Results of open-ended questions
Open-ended questions were asked to gain insight into other aspects of classroom technology. All the participants in this study used technology one way or the other in the classroom. However, their level of skills varied greatly depending on the number of years they have been implementing the technologies in the classroom. Also, the use of these technologies depends on the extent to which the school has integrated the use of technology in the teachers’ respective schools. The participants indicated that they used various technologies (Figure 7) to enhance learning in the classrooms. Responses from some teachers indicated that they used a combination of various digital tools to enrich the learning environment while others used a limited number of tools. The variability in terms of the tools teachers used points to the different extents to which schools have integrated technology in their classrooms.
Figure 5. The technologies in use in schools
The Prince George County Public Schools have integrated different types of technologies in the classrooms. The participants mentioned that they use electronic whiteboards (smart boards), desktops and laptops, mobile learning, flipped learning, projectors, computer networking, television, and video conferencing. These technologies are used to enhance collaborative learning in the classroom. According to one participant,
“*classroom technologies have been a game-changer in the sense that it has become easier to teach in the classroom. For example, interactive electronic boards help in advancing the ideals of learner-centered pedagogy. Students can interact with each other and with their instructors* .”
Teachers are using classroom technologies to engage students as well as to offer more diverse platforms for students to work with new ideas and demonstrate understanding. Most of these tools also allow teachers to obtain real-time data that saves time and more critically offers students immediate feedback that is often easier for them to interpret than nebulous teacher feedback. Moreover, chrome books and smart boards among other technologies offer unique advantages over the traditional methods of instruction. One teacher said,
“*Well, my students find science as an interesting subject. Mostly they like the practical activities like experiments. I use various teaching techniques in my lessons like group work, role play, jigsaw, and games. Also, the students are taken into field trips. …… What I can say is, the science curriculum includes a combination of science subjects. That is biology, physics, and chemistry. Many practical activities are there for different topics. For the practical activities group work is given to students where students do experiments and explore to get more ideas. For example for the topic magnet, students work on their own to identify attract and repeal poles…… I like to give group works and PowerPoint presentations. The students are more interested when I use PowerPoints in the class as well as they like group works. Especially they like to compete with other groups*.”
However, another participant suggested that he does not have any particular methods he prefers to teach students. He said, “*I am adopting the teaching methods according to the nature of the content in the lesson. If we use the same method the students feel repetition and they cannot concentrate*.” Nevertheless, the teacher felt that the experimental oriented teaching of content provides direct experience to the students.
The participants confirmed that the use of classroom technologies such as chrome books and SMART boards plays a significant role in managing student behavior in class. As an example, some teachers addressed the issue of using technology for real-time feedback from students. Thus technology mediates the evaluation of student performance in the fastest way possible. A teacher can ask students a quiz and receive feedback in real-time, which saves time and allows the class to cover more content. The use of Chrome books and SMART boards are increasing used by teachers to keep the students motivated and engaged in in-class tasks.
Despite the positive impacts classroom technologies have on the learning environment, the integration of technology in the classroom appears to have its share of challenges. Most of these challenges appear to be more administrative than technical. This is confirmed by some of the participants’ sentiments on the various issues they encounter while using technology in the classrooms as follows;
“*Teachers are facing some challenges in the classroom because all levels of students are in the class including learning disability students. They cannot follow the lessons successfully. So, they need additional support from the teacher and peers…… The students are responding together at the same time. Also, some students show personal challenges in group work. Some of the students tend to take leadership in the work. These lead to some problems in the classroom….. Handling the overactive or hyperactive students during learning activity is also difficult*.”

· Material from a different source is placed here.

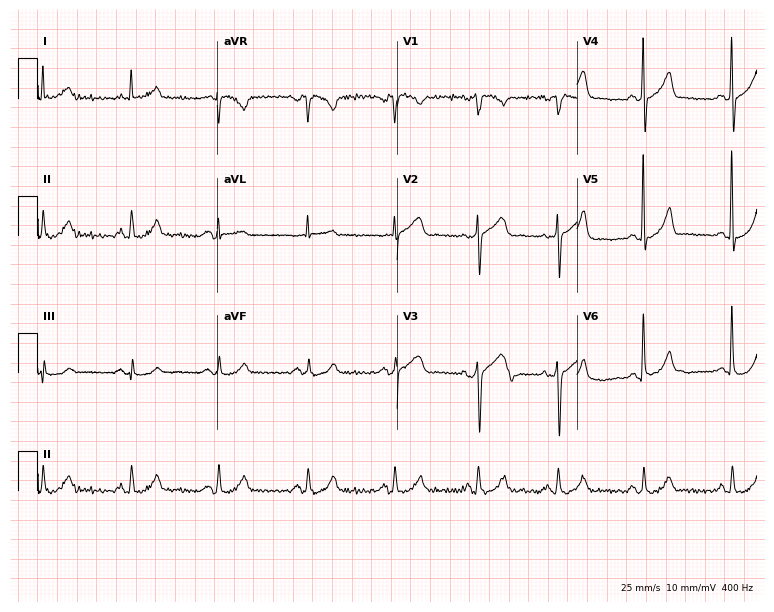
Resting 12-lead electrocardiogram (7.3-second recording at 400 Hz). Patient: a 68-year-old male. Read as a normal ECG.
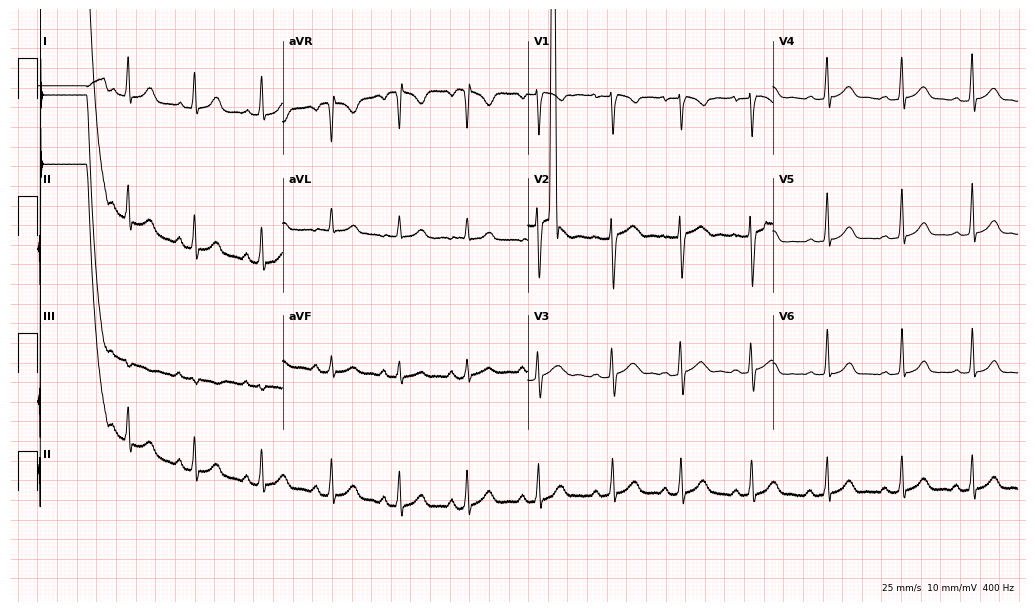
ECG — a female, 17 years old. Labelled as a normal ECG.

In the above case, it can be concluded that using technology in the classroom leads to positive competition amongst the students. However, the teachers face some problems dealing with student issues that might arise during the classroom (e.g., how to deal with students when all of them are responding at the same time). Also, the various student characteristics compel teachers to adapt to whichever tools they are using to ensure that the needs of each student are addressed. The following excerpts indicate some of the challenges and how the teachers navigate through them;
“*I used the lecture method in teaching some topics. What I found is, the students are not really into learning. Most of the students will not give attention after some time listening to the explanation. For example: if the same lecture method is used every day, the students start hating the subject. So, my opinion is using different student-centered teaching approaches in science…… Some of the students are not cooperative. Especially when we give group works and other activities, some students will set aside not involving in group work. And sometimes, I found that they discuss unnecessary things while in the activity*.”

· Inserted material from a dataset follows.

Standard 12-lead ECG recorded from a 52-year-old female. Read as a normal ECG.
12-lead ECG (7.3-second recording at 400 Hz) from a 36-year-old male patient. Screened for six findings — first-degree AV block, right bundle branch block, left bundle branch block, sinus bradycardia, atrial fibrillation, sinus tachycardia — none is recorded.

To overcome these problems, teachers seek different solutions to ensure that learning takes place smoothly in the classroom. For example, some suggested that they approach the students personally to solve any problems that may arise in between them as well as seek the help of other teachers.
*Chapter 5* *Discussion*
This study explored the effects of technology implementation on student engagement. Educators need to apply pedagogical practices evolving out of best practice theories in teaching. Grounded upon constructivism and cognitive learning theories, student-centered teaching has immense potential to help educators to design enjoyable, interactive, engaging, and interesting lessons for their learners (Nie & Lau, 2010). The present research findings suggested that conventional teaching methods make for boring and uninteresting lessons that force teachers to switch to learner-centered pedagogy. This is consistent with the view that a student-centered instructional approach leaves students more motivated and inspired to actively engage in classroom discussions and problem-solving activities (Burguillo, 2010). Thus, the use of instructional technology in the classroom is well-grounded in educational theories such as constructivist paradigms of learning and social cognitive theory.

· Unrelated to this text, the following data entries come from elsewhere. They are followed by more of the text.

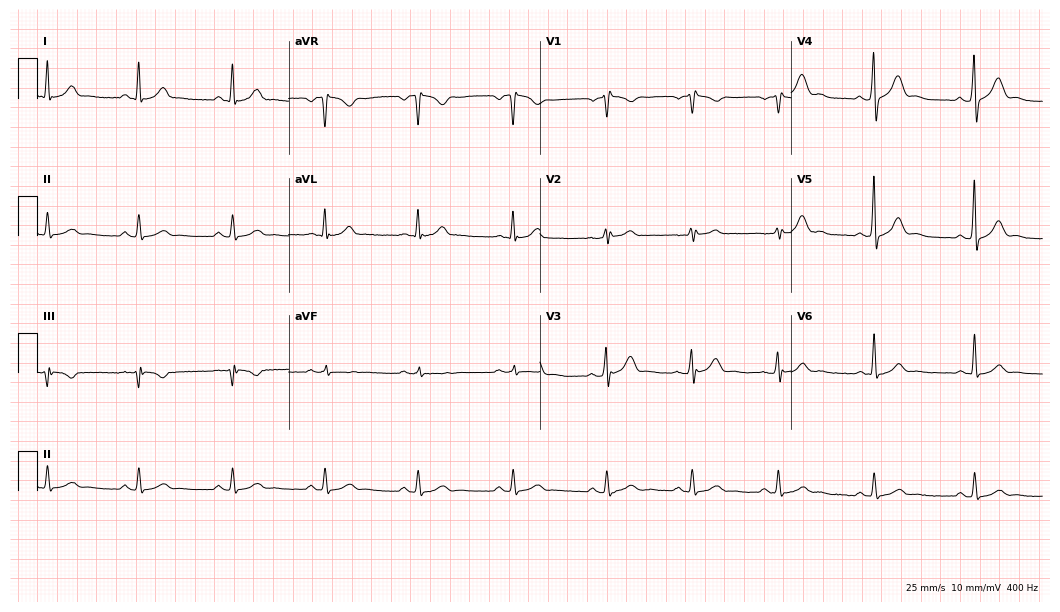
12-lead ECG from a 34-year-old male patient (10.2-second recording at 400 Hz). No first-degree AV block, right bundle branch block (RBBB), left bundle branch block (LBBB), sinus bradycardia, atrial fibrillation (AF) or sinus tachycardia recorded for this tracing.
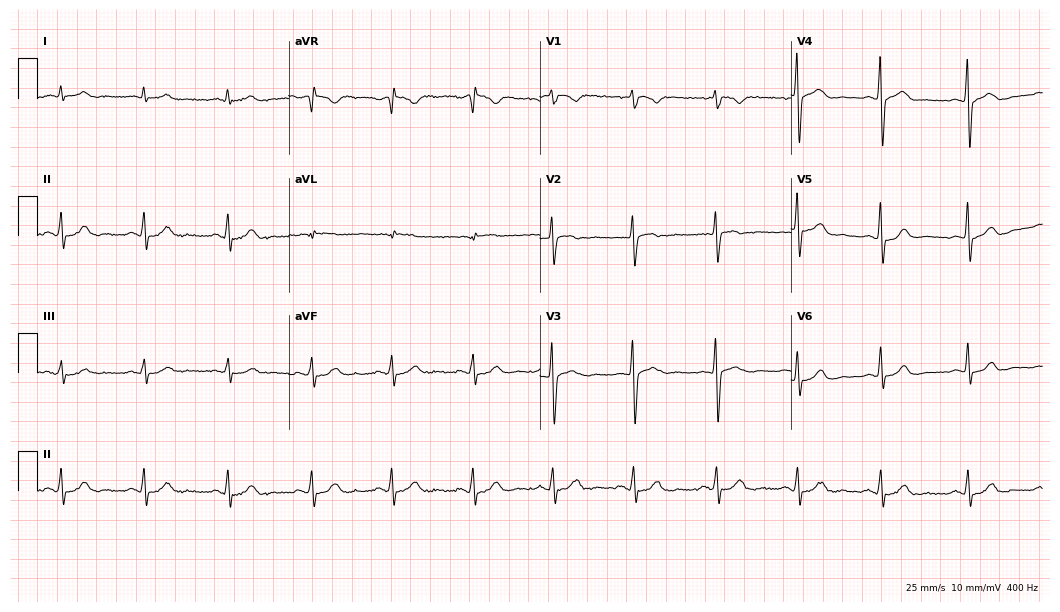
12-lead ECG from a 44-year-old male patient (10.2-second recording at 400 Hz). Recorded interpretation: within normal limits.
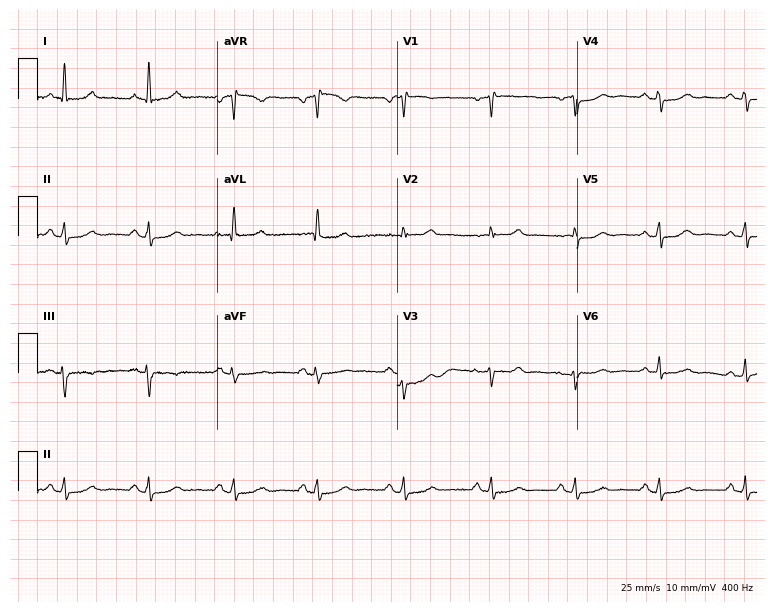
Electrocardiogram (7.3-second recording at 400 Hz), a 60-year-old female. Of the six screened findings (first-degree AV block, right bundle branch block, left bundle branch block, sinus bradycardia, atrial fibrillation, sinus tachycardia), none is recorded. Only these six findings were labelled.

Collaborative learning is anchored on the principle of social interactions. The findings in this study provide empirical evidence that technology such as chrome books, smart boards provide the medium through which this collaboration occurs. Students learn from each other through collaboration in which digital tools play an integral role. This is consistent with previous studies that found that engagement of students in classroom activities requires the provision of a suitable learning environment that enhances the efficiency of instruction that is also enhanced through the provision of necessary guidance mediated by additional tools (Devi et al., 2017).
Prince George County public schools have integrated a diverse range of technologies such as Smartboards, Chromebooks, and mobile learning mong others as additional tools meant to implement cognitive strategies. Educators are using these tools to enhance awareness of the nature of interactions and their stimulation as the foundation for cognitive understanding and conceptual development. Previous studies emphasized that the application of instructional technologies enhanced collaborative and interactive learning which minimized disruptive classroom behaviors and increased engagement on different classroom activities (Tertemiz et al., 2015). The participants in the present study stressed the view that instructional technologies had positive impacts on classroom behavior and collaborative and interactive learning. The general argument is that chrome books and smart boards support the development of critical thinking skills to greater abilities of processing information. This is usually achieved through discussions and collaborations during which students are engaged in exploring concepts from different social backgrounds and perspectives leading to reduced disruptive behaviors.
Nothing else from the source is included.